G = nx.karate_club_graph()


# Question 1: What is the average degree of the karate club network? (5 Points)


def average_degree(num_edges, num_nodes):
    # TODO: Implement this function that takes number of edges
    # and number of nodes, and returns the average node degree of
    # the graph. Round the result to nearest integer (for example
    # 3.3 will be rounded to 3 and 3.7 will be rounded to 4)

    avg_degree = round(num_edges*2/num_nodes)

    return avg_degree


num_edges = G.number_of_edges()
num_nodes = G.number_of_nodes()
avg_degree = average_degree(num_edges, num_nodes)
print("Average degree of karate club network is {}".format(avg_degree))

# Question 2: What is the average clustering coefficient of the karate club network? (5 Points)


def average_clustering_coefficient(G):
    # TODO: Implement this function that takes a nx.Graph
    # and returns the average clustering coefficient.

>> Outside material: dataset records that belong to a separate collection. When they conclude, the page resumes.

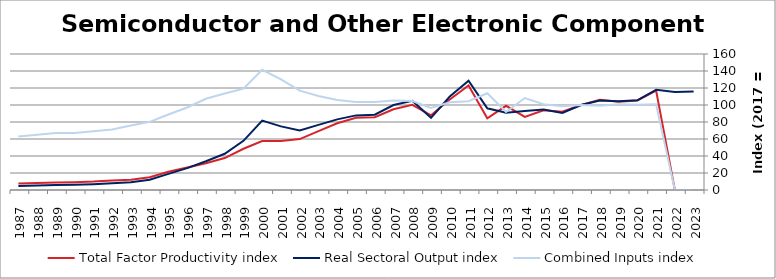
| Category | Total Factor Productivity index | Real Sectoral Output index | Combined Inputs index |
|---|---|---|---|
| 2023.0 | 0 | 115.994 | 0 |
| 2022.0 | 0 | 115.387 | 0 |
| 2021.0 | 116.932 | 117.859 | 100.792 |
| 2020.0 | 105.35 | 105.529 | 100.17 |
| 2019.0 | 103.75 | 104.526 | 100.749 |
| 2018.0 | 106.186 | 105.389 | 99.249 |
| 2017.0 | 100 | 100 | 100 |
| 2016.0 | 92.156 | 90.705 | 98.426 |
| 2015.0 | 93.775 | 94.608 | 100.889 |
| 2014.0 | 86.005 | 93.073 | 108.219 |
| 2013.0 | 99.067 | 90.865 | 91.721 |
| 2012.0 | 84.424 | 96.112 | 113.844 |
| 2011.0 | 123.026 | 128.587 | 104.52 |
| 2010.0 | 106.457 | 109.905 | 103.238 |
| 2009.0 | 87.804 | 84.865 | 96.653 |
| 2008.0 | 100.24 | 104.897 | 104.646 |
| 2007.0 | 94.986 | 99.928 | 105.202 |
| 2006.0 | 85.7 | 88.61 | 103.396 |
| 2005.0 | 84.875 | 87.79 | 103.435 |
| 2004.0 | 78.545 | 83.093 | 105.79 |
| 2003.0 | 69.324 | 76.615 | 110.517 |
| 2002.0 | 59.895 | 70.022 | 116.907 |
| 2001.0 | 57.565 | 74.876 | 130.071 |
| 2000.0 | 57.68 | 81.582 | 141.438 |
| 1999.0 | 48.509 | 57.869 | 119.296 |
| 1998.0 | 37.59 | 42.636 | 113.424 |
| 1997.0 | 31.483 | 33.773 | 107.275 |
| 1996.0 | 26.552 | 25.785 | 97.109 |
| 1995.0 | 21.381 | 18.982 | 88.779 |
| 1994.0 | 15.074 | 12.091 | 80.211 |
| 1993.0 | 12.144 | 9.22 | 75.922 |
| 1992.0 | 11.172 | 7.967 | 71.31 |
| 1991.0 | 9.86 | 6.825 | 69.225 |
| 1990.0 | 9.184 | 6.165 | 67.12 |
| 1989.0 | 8.694 | 5.824 | 66.993 |
| 1988.0 | 8.286 | 5.388 | 65.023 |
| 1987.0 | 7.621 | 4.796 | 62.927 |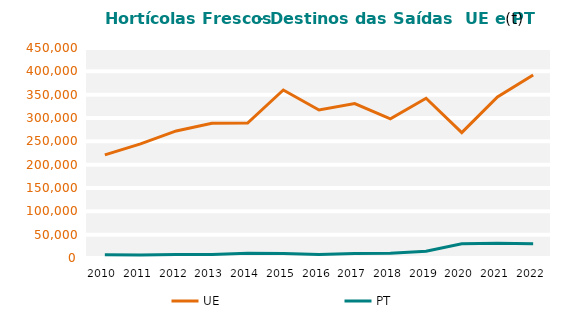
| Category | UE | PT |
|---|---|---|
| 2010.0 | 220907.295 | 6822.237 |
| 2011.0 | 244646.041 | 6609.02 |
| 2012.0 | 272290.759 | 7303.768 |
| 2013.0 | 288669.712 | 7747.563 |
| 2014.0 | 289251.889 | 10352.772 |
| 2015.0 | 359964.187 | 9837.726 |
| 2016.0 | 317113.684 | 7506.759 |
| 2017.0 | 330942.488 | 9879.529 |
| 2018.0 | 298351.133 | 10138.958 |
| 2019.0 | 342252.993 | 14460.334 |
| 2020.0 | 268547.432 | 30318.651 |
| 2021.0 | 345332.495 | 31392.404 |
| 2022.0 | 391947.736 | 30709.585 |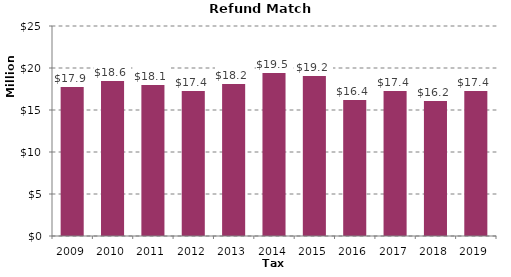
| Category | Total |
|---|---|
| 2009.0 | 17876422.93 |
| 2010.0 | 18578293.82 |
| 2011.0 | 18104923.31 |
| 2012.0 | 17368776.62 |
| 2013.0 | 18211926.47 |
| 2014.0 | 19469019.92 |
| 2015.0 | 19206043.66 |
| 2016.0 | 16359793.29 |
| 2017.0 | 17431562.34 |
| 2018.0 | 16204019.57 |
| 2019.0 | 17428289.38 |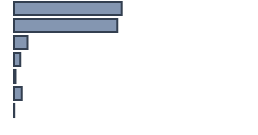
| Category | Percentatge |
|---|---|
| 0 | 44.878 |
| 1 | 43.027 |
| 2 | 5.607 |
| 3 | 2.576 |
| 4 | 0.618 |
| 5 | 3.211 |
| 6 | 0.084 |

Round
    # the result to 2 decimal places (for example 3.333 will
    # be rounded to 3.33 and 3.7571 will be rounded to 3.76)

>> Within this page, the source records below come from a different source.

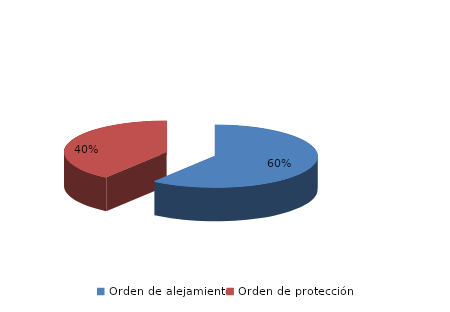
| Category | Series 0 |
|---|---|
| Orden de alejamiento | 9 |
| Orden de protección | 6 |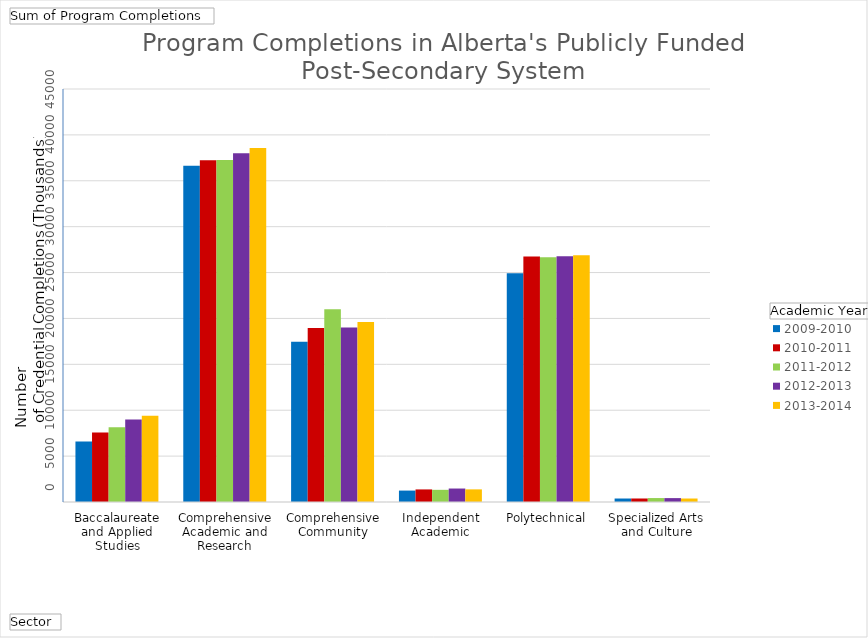
| Category | 2009-2010 | 2010-2011 | 2011-2012 | 2012-2013 | 2013-2014 |
|---|---|---|---|---|---|
| Baccalaureate and Applied Studies | 6590 | 7582 | 8132 | 8982 | 9386 |
| Comprehensive Academic and Research | 36648 | 37240 | 37270 | 38000 | 38572 |
| Comprehensive Community | 17456 | 18968 | 21004 | 19020 | 19600 |
| Independent Academic | 1244 | 1370 | 1326 | 1468 | 1376 |
| Polytechnical | 24916 | 26758 | 26670 | 26766 | 26874 |
| Specialized Arts and Culture | 380 | 382 | 430 | 424 | 380 |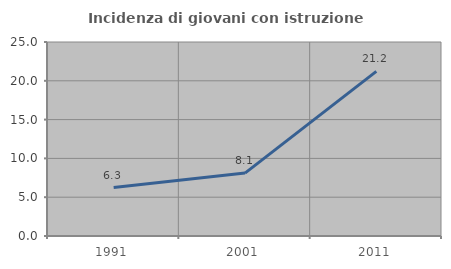
| Category | Incidenza di giovani con istruzione universitaria |
|---|---|
| 1991.0 | 6.25 |
| 2001.0 | 8.108 |
| 2011.0 | 21.212 |

    avg_cluster_coef = round(nx.average_clustering(G), 2)

    return avg_cluster_coef


avg_cluster_coef = average_clustering_coefficient(G)
print("Average clustering coefficient of karate club network is {}".format(avg_cluster_coef))

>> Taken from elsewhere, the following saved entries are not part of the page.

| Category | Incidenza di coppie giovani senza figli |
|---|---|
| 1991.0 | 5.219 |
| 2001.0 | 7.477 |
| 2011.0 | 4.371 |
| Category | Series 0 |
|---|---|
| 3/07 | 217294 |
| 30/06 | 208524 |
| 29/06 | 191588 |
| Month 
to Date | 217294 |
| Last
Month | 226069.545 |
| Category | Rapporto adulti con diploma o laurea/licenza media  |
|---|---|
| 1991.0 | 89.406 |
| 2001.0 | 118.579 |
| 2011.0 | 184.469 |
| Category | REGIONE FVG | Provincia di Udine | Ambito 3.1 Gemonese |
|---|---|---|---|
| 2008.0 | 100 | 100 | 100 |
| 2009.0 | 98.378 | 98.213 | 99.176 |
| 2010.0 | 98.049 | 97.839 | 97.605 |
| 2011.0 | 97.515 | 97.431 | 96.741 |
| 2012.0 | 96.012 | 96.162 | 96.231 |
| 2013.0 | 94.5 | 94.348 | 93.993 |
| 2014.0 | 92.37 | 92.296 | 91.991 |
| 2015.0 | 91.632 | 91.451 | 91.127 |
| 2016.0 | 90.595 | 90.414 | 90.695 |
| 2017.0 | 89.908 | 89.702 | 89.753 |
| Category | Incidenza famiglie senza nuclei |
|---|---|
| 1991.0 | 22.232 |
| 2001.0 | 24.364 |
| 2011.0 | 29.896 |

# Question 3: What is the PageRank value for node 0 (node with id 0) after one PageRank iteration? (5 Points)


def one_iter_pagerank(G, beta, r0, node_id):
    # TODO: Implement this function that takes a nx.Graph, beta, r0 and node id.
    # The return value r1 is one interation PageRank value for the input node.
    # Please round r1 to 2 decimal places.

    r1 = 0

    for neighbor in G.neighbors(node_id):
        node_degree = G.degree[neighbor]
        r1 += beta*r0/node_degree

    r1 += (1-beta)/G.number_of_nodes()
    r1 = round(r1, 2)
    return r1


beta = 0.8
r0 = 1 / G.number_of_nodes()
node = 0
r1 = one_iter_pagerank(G, beta, r0, node)
print("The PageRank value for node 0 after one iteration is {}".format(r1))

# Question 4: What is the (raw) closeness centrality for the karate club network node 5? (5 Points)


def closeness_centrality(G, node=5):
    # TODO: Implement the function that calculates closeness centrality
    # for a node in karate club network. G is the input karate club
    # network and node is the node id in the graph. Please round the
    # closeness centrality result to 2 decimal places.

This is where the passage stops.